The frustration of this story really resonated with me, because this is the narrative arc followed by most analytics projects: great data, amazing technique, cool insights, no action, and therefore no business impact.
My guidance (and the Capital One approach to analytics) would be to turn the action cycle upside down. Start with the treatment; in my Canadian friend’s case, that would be the change in price or service packages offered to retain customers. Test this treatment in the real world against a randomized control on customers selected with very simple analytics. Mine the results of the test with big-data to further refine the strategy. Why doesn’t this happen? Very few people would disagree with the principle of experiment-based learning. This is, after all, the foundation of the scientific method.

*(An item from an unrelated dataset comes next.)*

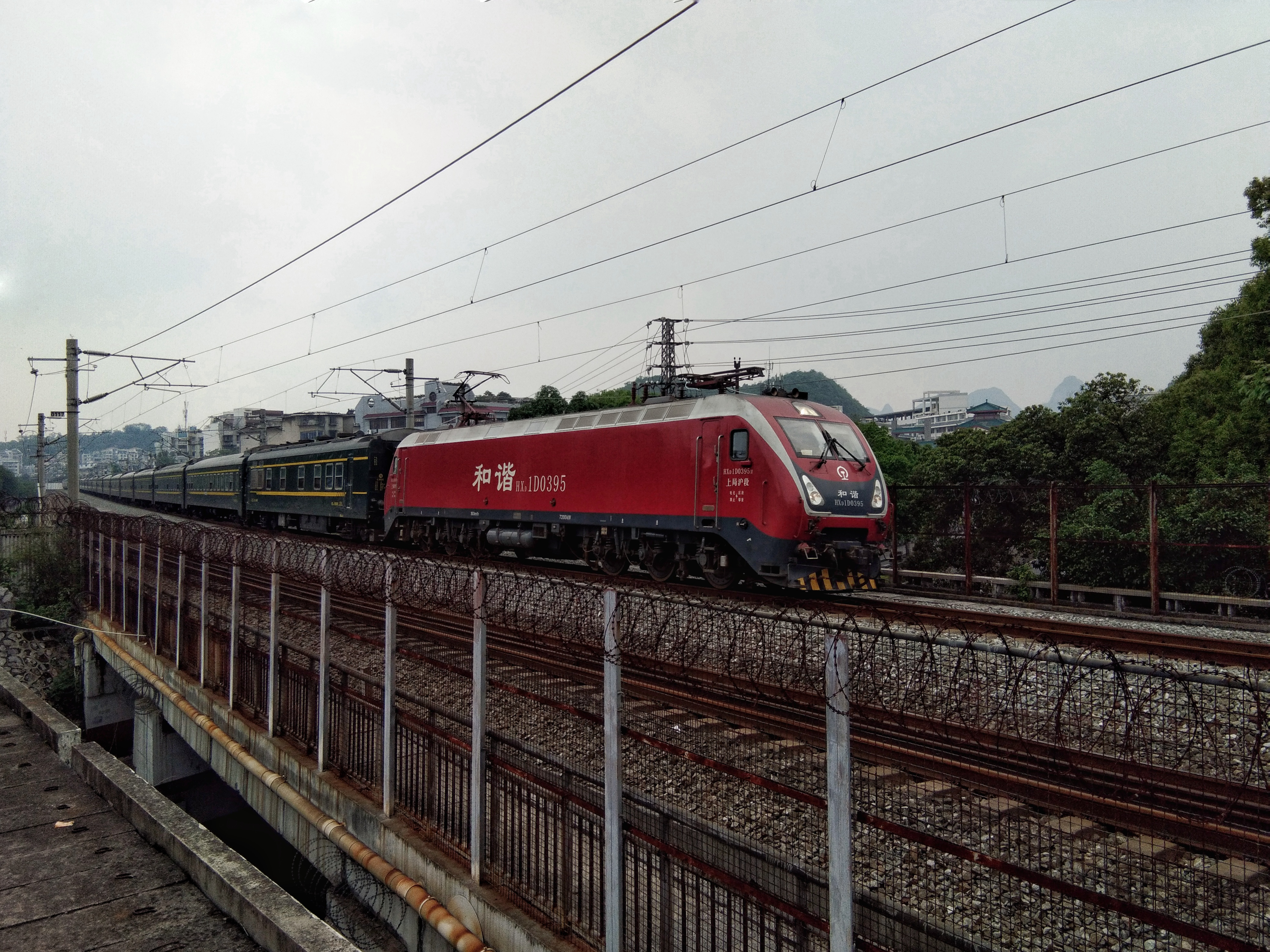 中文（中国大陆）: T382次列车通过丽君路铁路桥

Typically, the reason this doesn’t happen is institutional. Experimental learning is difficult and expensive. Outsiders - consultants, academics, and Business Analytics departments do not have the authority, knowledge or resources to make this experimentation happen. Fantastic big-data and machine-learning tools are now relatively cheap and easily available. The temptation is to buy into the belief that these amazing tools can create something out of nothing to quickly sell an impressive project, to publish a journal paper - and to worry about the experimentation later. Unfortunately, the truth is that that usually leads to cycles of frustration and cynicism.
So, my guidance & exhortation to my analytics colleagues is to be like the general who is obsessed about logistics, and to obsess about experimental learning. Resist the temptation to build gee-whizz analytics without the right experimental foundation. That results in a battle-field strategy without logistics support – a path to defeat. Instead, focus first on getting operational, real world, in-market experiments in place, even if imperfect. Our big-data and machine learning tools can kick-in subsequently to game changing effect, enabling triumph on the battle-field.